• **Assigned task**
The entries below contain pictures, which are to be left out; write out exactly, and only, the lines from the line with "sample: Mitochondria in HCT116 cells" up to and including the line with "organism: Rat".

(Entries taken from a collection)
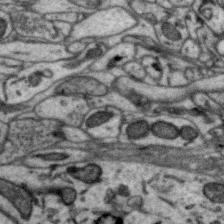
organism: Zebra finch
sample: Brain
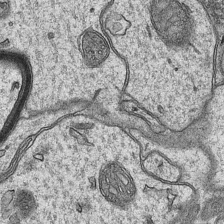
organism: Mouse
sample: CA1 Hippocampus
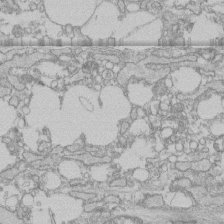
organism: Human
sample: CRL-1474
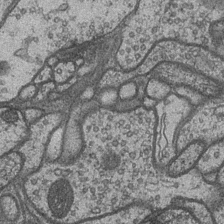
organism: Drosophila
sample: Optic medulla
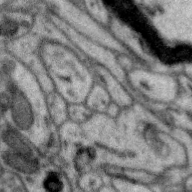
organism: Zebra finch
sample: Brain
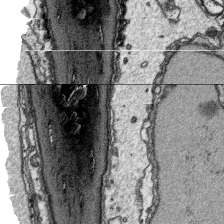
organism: Platynereis dumerilii
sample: Parapodia
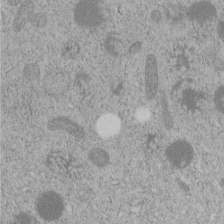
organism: C. elegans
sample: C. elegans embryo early stage
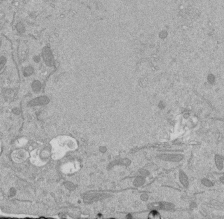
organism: Mouse
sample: ED-1 cell nuclei; centrioles
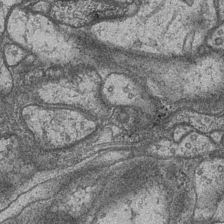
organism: Drosophila
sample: Optic medulla
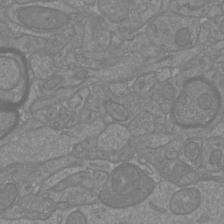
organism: Mouse
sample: Cortical neurons
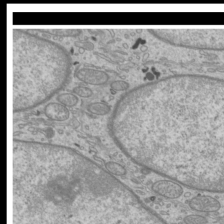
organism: Mouse
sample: Cilia; mouse epididymis
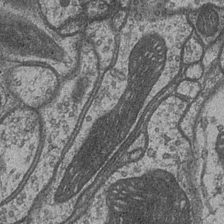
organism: Drosophila
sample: Optic medulla
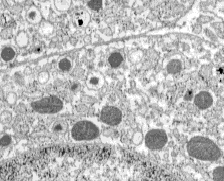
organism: C57BL Mouse
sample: Pancreatic islet
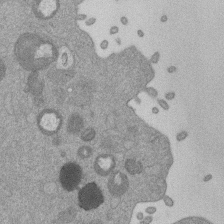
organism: Mouse
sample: Dividing mouse embryo 1 cell stage
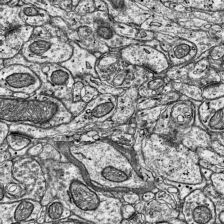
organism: Mouse
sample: Visual Cortex
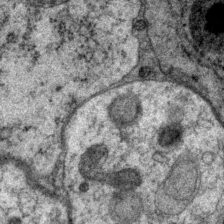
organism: P. pacificus
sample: Pharynx
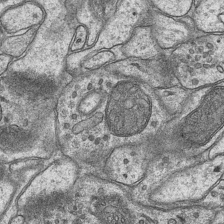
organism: Mouse
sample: CA1 Hippocampus
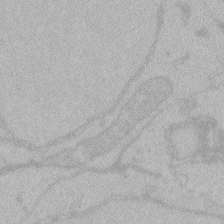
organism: Zebrafish
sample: Macrophage infected with Toxoplasma gondii
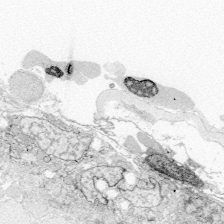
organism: Zebrafish
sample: Whole-Brain
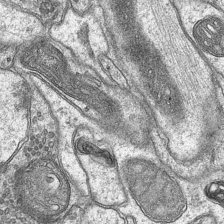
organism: Mouse
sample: CA1 Hippocampus
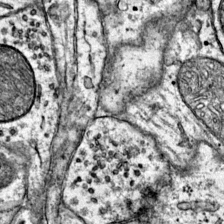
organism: Mouse
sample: Primary visual cortex
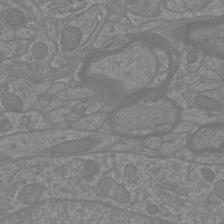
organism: Mouse
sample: Cortical neurons
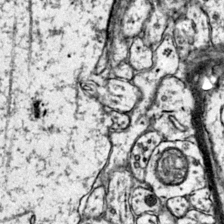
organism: Mouse
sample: Primary visual cortex
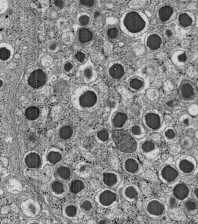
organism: C57BL Mouse
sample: Pancreatic islet
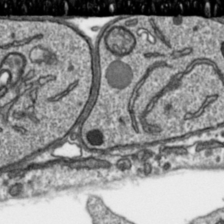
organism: Toxoplasma gondii
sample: Parasites in a vacuole inside a host cell
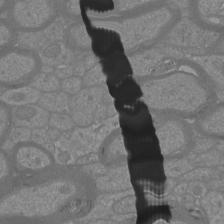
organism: Mouse
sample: Cortical neurons
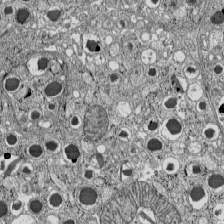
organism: C57BL Mouse
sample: Pancreatic islet
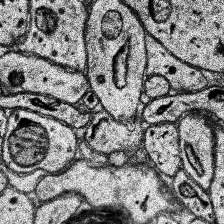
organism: Human
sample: Temporal Lobe
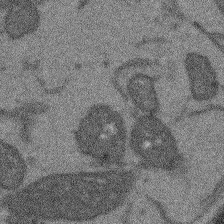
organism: Arabidopsis thaliana
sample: Root tip
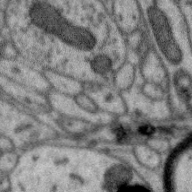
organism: Zebra finch
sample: Brain
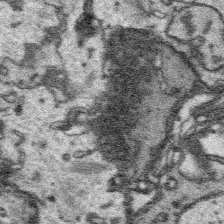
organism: Platynereis dumerilii
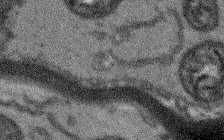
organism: Arabidopsis thaliana
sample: Root tip
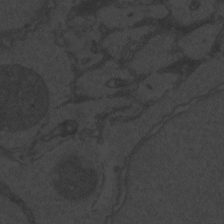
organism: Zebrafish
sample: Macrophage infected with Toxoplasma gondii
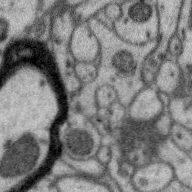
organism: Zebra finch
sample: Brain
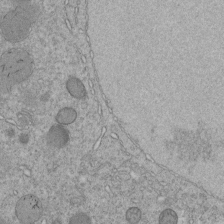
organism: C. elegans
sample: C. elegans embryo early stage
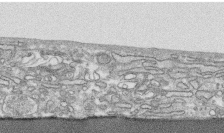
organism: Human
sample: CRL-1474
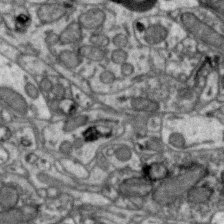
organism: Zebra finch
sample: Brain
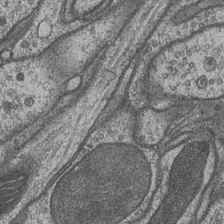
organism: Drosophila
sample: Optic medulla
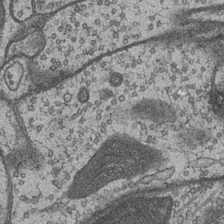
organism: Drosophila
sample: Optic medulla
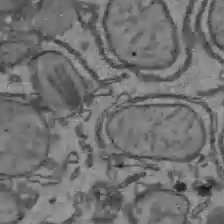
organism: C57BL Mouse
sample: Liver
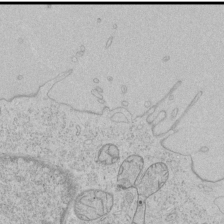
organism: Human
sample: Mitochondria in HCT116 cells
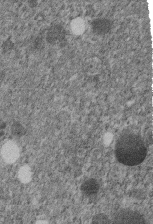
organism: C. elegans
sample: C. elegans embryo early stage
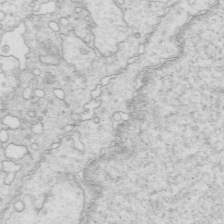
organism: Mouse
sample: Multiciliated cells
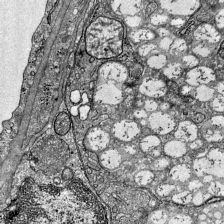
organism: Mouse
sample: Visual Cortex
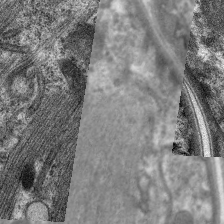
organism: C. elegans
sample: Pharynx
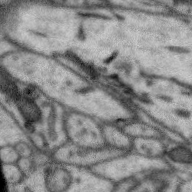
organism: Zebra finch
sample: Brain
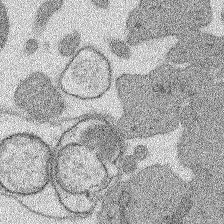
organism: Human
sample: HeLa cells
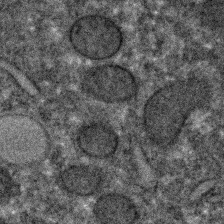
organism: C. elegans
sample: C. elegans embryo
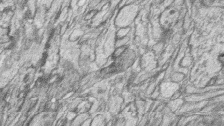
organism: Zebrafish
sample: synaptic ribbons in rod cells and cone cells
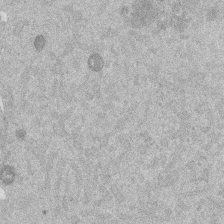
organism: Mouse
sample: Dividing mouse embryo 1 cell stage
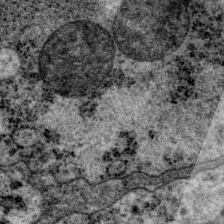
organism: P. pacificus
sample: Pharynx
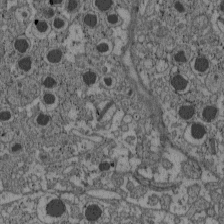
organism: C57BL Mouse
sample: Pancreatic islet
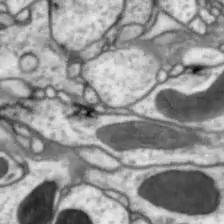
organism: Drosophila
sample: Optic lobe
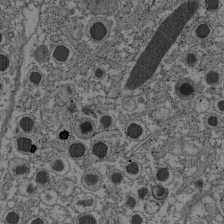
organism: C57BL Mouse
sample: Pancreatic islet
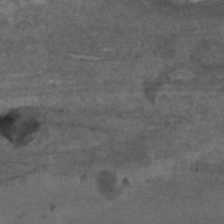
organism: C. elegans
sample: C. elegans embryo
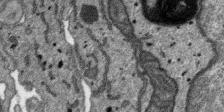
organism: Human
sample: Lung epithelial cells, uninfected (mock) control
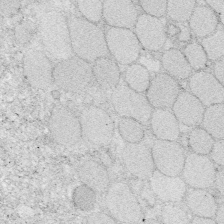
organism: Zebrafish
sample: Whole-Brain
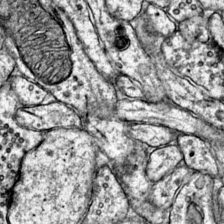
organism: Mouse
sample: Primary visual cortex
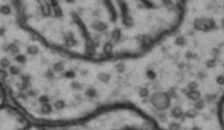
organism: Drosophila
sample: Brain
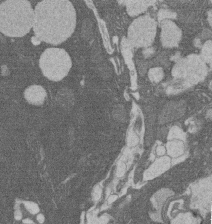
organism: Rat
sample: Salivary granule
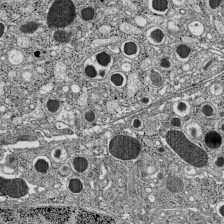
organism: C57BL Mouse
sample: Pancreatic islet
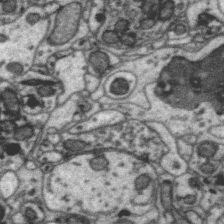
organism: Zebra finch
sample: Brain
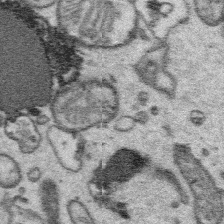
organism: Platynereis dumerilii
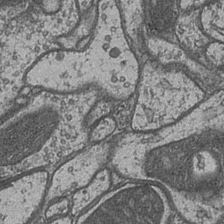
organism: Drosophila
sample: Optic medulla
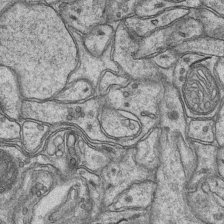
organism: Mouse
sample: CA1 Hippocampus
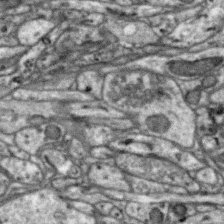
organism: Zebra finch
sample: Brain
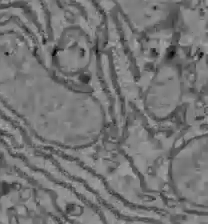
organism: C57BL Mouse
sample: Liver
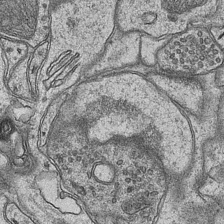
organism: Mouse
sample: CA1 Hippocampus
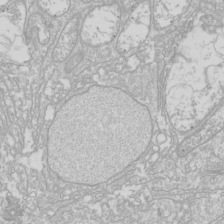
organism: Drosophila
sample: Cell division; meiosis; drosophila spermatocytes
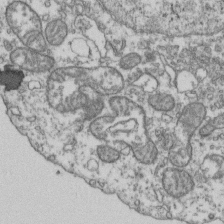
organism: Human
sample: Activated Jurkat CD4+ T cells
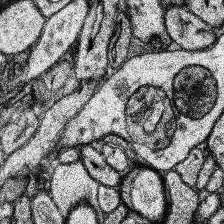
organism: Human
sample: Temporal Lobe
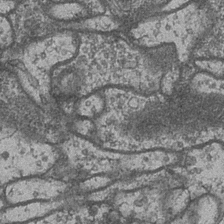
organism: Drosophila
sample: Optic medulla
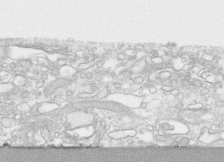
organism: Human
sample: CRL-1474
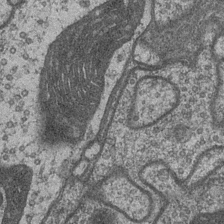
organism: Drosophila
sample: Optic medulla
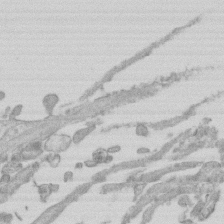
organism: Mouse
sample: Centriole in ependymal cells
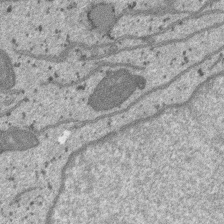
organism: Human
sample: Lung epithelial cells infected with SARS-CoV-2
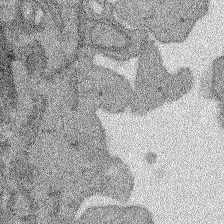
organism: Human
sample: HeLa cells
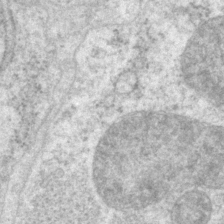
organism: P. pacificus
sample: Pharynx
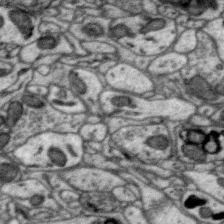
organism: Zebra finch
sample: Brain
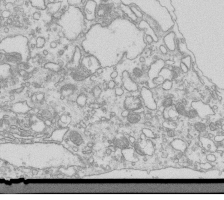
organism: Mouse
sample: Macrophages
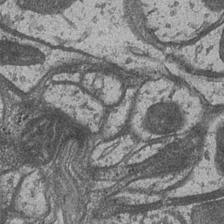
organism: Drosophila
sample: Optic medulla
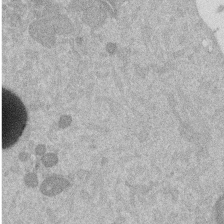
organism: Mouse
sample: Dividing mouse embryo 1 cell stage
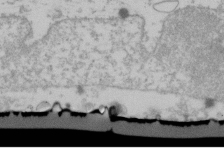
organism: Human
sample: U2-OS cells
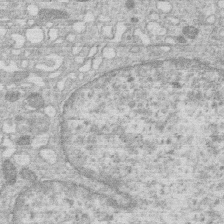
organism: Human
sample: Macrophage cells
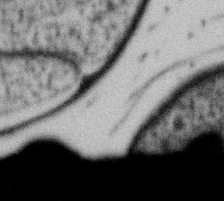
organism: Gemmata obscuriglobus
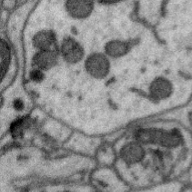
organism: Zebra finch
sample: Brain
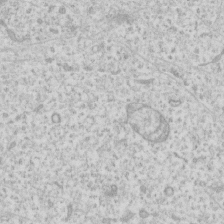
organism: Human
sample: Fibroblast cells
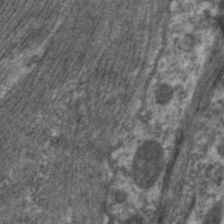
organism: C. elegans
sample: Pharynx
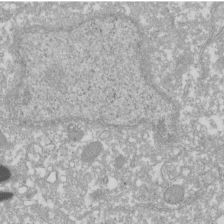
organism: Xenopus
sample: Cilia; centrioles in frog embryo cells
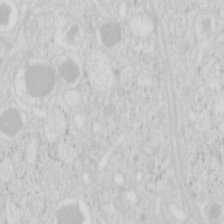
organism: Mouse
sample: Pancreas
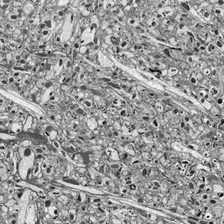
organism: Drosophila
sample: Optic lobe

• **Answer to this problem**
sample: Mitochondria in HCT116 cells
organism: C. elegans
sample: C. elegans embryo early stage
organism: Mouse
sample: Multiciliated cells
organism: Mouse
sample: Visual Cortex
organism: C. elegans
sample: Pharynx
organism: Zebra finch
sample: Brain
organism: Human
sample: HeLa cells
organism: C. elegans
sample: C. elegans embryo
organism: Zebrafish
sample: synaptic ribbons in rod cells and cone cells
organism: Mouse
sample: Dividing mouse embryo 1 cell stage
organism: P. pacificus
sample: Pharynx
organism: C57BL Mouse
sample: Pancreatic islet
organism: Drosophila
sample: Optic lobe
organism: C57BL Mouse
sample: Pancreatic islet
organism: C. elegans
sample: C. elegans embryo
organism: Human
sample: Lung epithelial cells, uninfected (mock) control
organism: Zebrafish
sample: Whole-Brain
organism: Mouse
sample: Primary visual cortex
organism: Drosophila
sample: Brain
organism: Rat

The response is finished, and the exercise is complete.